Второй предмет был более прозаичен, чем первый — один лист обычной писчей бумаги, сложенный в несколько раз — но на Эмерсона он произвёл поистине удивительное впечатление. Застыв, он смотрел на него с таким ужасом, как будто этот лист угрожал ему смертью (а надо сказать, что Эмерсону уже не раз приходилось сталкиваться с корреспонденцией подобного рода). Я вскочила и выхватила бумагу из его рук. Серая от старости и пыли, истрёпанная множеством рук и покрытая записями на английском языке. Почерком, знакомым мне, как мой собственный.
— Похоже на страницу одной из твоих записных книжек, Эмерсон! — воскликнула я. — Как она попала в ваши руки, лорд Блэктауэр?
— Конверт и его содержимое валялись на пороге моего дома на Беркли-сквер. Дворецкий признал, что намеревался выбросить его в мусорную корзину. К счастью, он этого не сделал.
— Письмо не пришло по почте, — пробормотал Эмерсон, проверив конверт. — Следовательно, его доставили вручную. Кто? Почему посланник не объявил о себе и не потребовал награду?
— Я не знаю, и меня это не касается, — раздражённо ответил старик. — Почерк на конверте принадлежит моему сыну. Так же, как и надпись на папирусе. Какие ещё доказательства вам требуются?
— Любой, кто знал своего сына и получал от него письма, смог бы имитировать его почерк, — мягко, но непреклонно сказала я. — Мне кажется, страница из блокнота моего мужа — неизмеримо более существенный факт. Но я не понимаю, какое отношение он имеет к исчезновению мистера Форта.

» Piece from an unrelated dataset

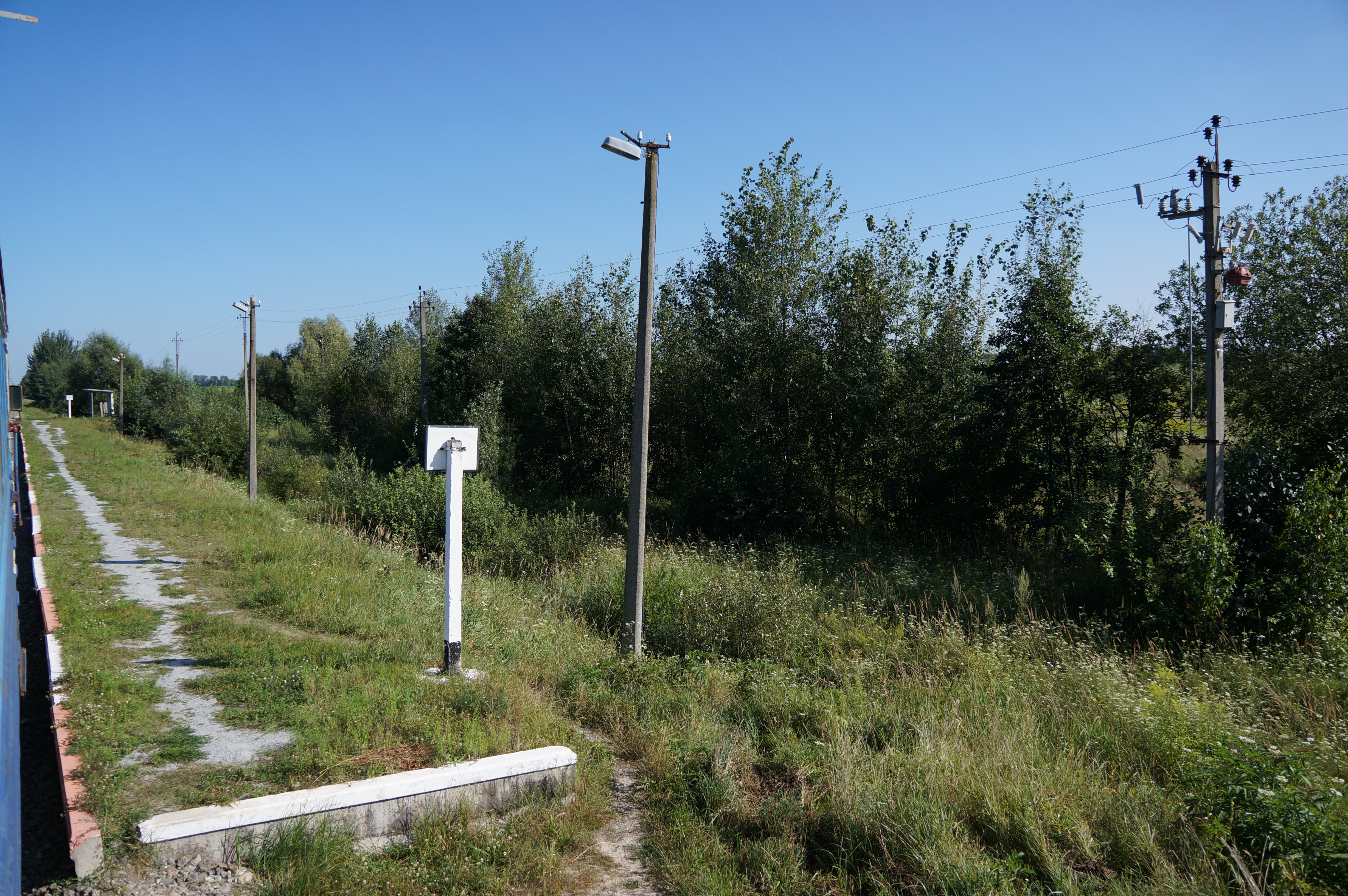 Залізнична платформа Ліщин
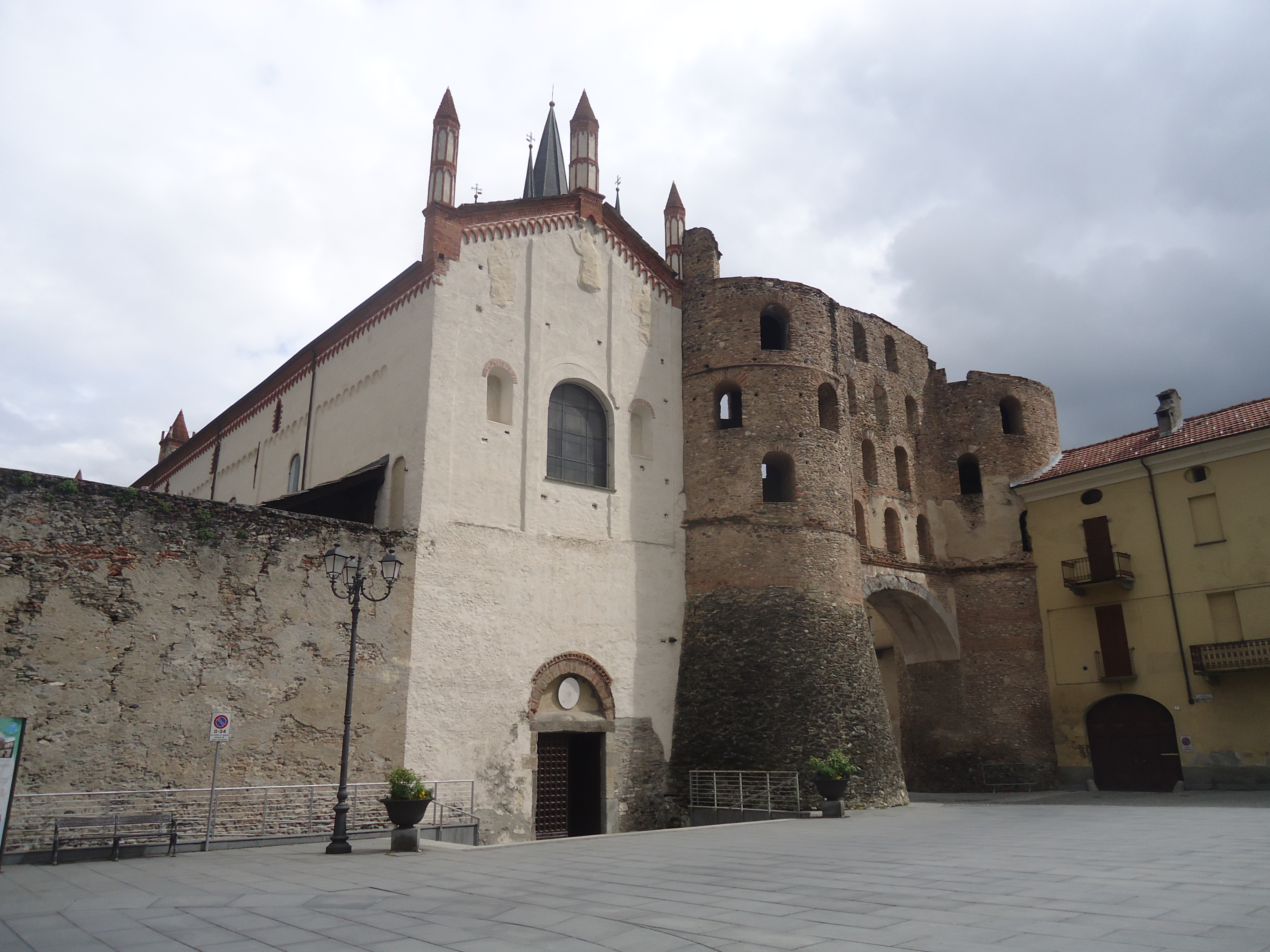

— Посмотрите на обороте, — произнёс лорд Блэктауэр.
Я так и сделала. Выцветшие линии на первый взгляд казались неразборчивыми каракулями, будто бы нарисованными малышом. Лорд Блэктауэр издал ужасный скрежет. Я предположила, что это был смех.
— А, вы начинаете вспоминать, профессор Эмерсон? Кто набросал карту — вы или мой сын?
— Карту? — повторила я, более внимательно изучая каракули.
— Я помню этот случай, — медленно промолвил Эмерсон. — И при таких обстоятельствах — учитывая страдания отца, потерявшего сына — я сделаю исключение из моего обычного принципа: отказываться отвечать на дерзкие вопросы посторонних. — Я издала слабый звук протеста, ибо тон Эмерсона — особенно, когда он упомянул страдания отца — был ещё более оскорбительным, чем сами слова. Блэктауэр только усмехнулся.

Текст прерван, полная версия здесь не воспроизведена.